Create a comprehensive UK Software Development Agreement for England and Wales governing the engagement of a developer or software development company to design, build, test, and deliver bespoke software. This template addresses the critical issue of intellectual property ownership under the Copyright, Designs and Patents Act 1988, which vests first ownership of copyright in the author (the developer) rather than the commissioning client, unlike the position for employees. The agreement provides two IP models: full assignment of all IP rights to the client, or retention by the developer with a licence granted to the client. The template covers project scope and specification, development methodology selection (Agile Scrum, Kanban, Waterfall, or Hybrid), milestone-based deliverables with acceptance testing procedures, technology stack specification, and formal change request processes.
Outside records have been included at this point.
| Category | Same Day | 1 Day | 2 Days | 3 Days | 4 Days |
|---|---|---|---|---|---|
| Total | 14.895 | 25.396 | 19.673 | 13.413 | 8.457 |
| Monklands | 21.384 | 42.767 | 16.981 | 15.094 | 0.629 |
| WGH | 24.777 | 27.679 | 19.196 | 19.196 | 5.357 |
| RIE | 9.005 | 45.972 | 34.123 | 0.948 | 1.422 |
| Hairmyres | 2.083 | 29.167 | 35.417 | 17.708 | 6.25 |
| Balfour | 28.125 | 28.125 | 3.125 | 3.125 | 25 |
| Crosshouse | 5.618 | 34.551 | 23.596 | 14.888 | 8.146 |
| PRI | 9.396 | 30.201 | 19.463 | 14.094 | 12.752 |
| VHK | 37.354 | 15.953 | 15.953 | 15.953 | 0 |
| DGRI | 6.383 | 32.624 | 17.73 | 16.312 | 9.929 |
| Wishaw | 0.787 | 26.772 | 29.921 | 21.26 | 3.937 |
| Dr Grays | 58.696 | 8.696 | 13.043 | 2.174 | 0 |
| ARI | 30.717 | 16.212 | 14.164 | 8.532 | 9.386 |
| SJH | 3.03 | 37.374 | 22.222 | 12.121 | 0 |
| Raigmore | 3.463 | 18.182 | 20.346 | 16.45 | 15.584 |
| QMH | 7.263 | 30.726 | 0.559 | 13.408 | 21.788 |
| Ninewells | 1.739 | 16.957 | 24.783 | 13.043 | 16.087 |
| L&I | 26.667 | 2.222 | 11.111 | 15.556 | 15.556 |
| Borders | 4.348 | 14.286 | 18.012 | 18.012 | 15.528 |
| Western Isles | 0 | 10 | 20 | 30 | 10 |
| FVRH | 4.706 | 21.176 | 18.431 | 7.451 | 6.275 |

Fee structures include fixed project fees, time and materials (daily or hourly rates), and milestone-based payments, all payable in GBP with late payment interest under the Late Payment of Commercial Debts (Interest) Act 1998. IR35 off-payroll working provisions address the developer's employment status under the Income Tax (Earnings and Pensions) Act 2003, including control, substitution, and mutuality of obligation tests. The agreement includes optional source code escrow provisions to protect the client if the developer becomes insolvent. Security provisions address obligations under the Computer Misuse Act 1990, and data protection clauses comply with the Data Protection Act 2018 and UK GDPR, including data protection by design requirements. Warranty provisions, limitation of liability, professional indemnity insurance, and comprehensive termination and handover provisions complete the agreement. Suitable for software developers, agencies, and businesses commissioning bespoke software across England and Wales. Fill out the wizard, preview in real time, and download as PDF or Word.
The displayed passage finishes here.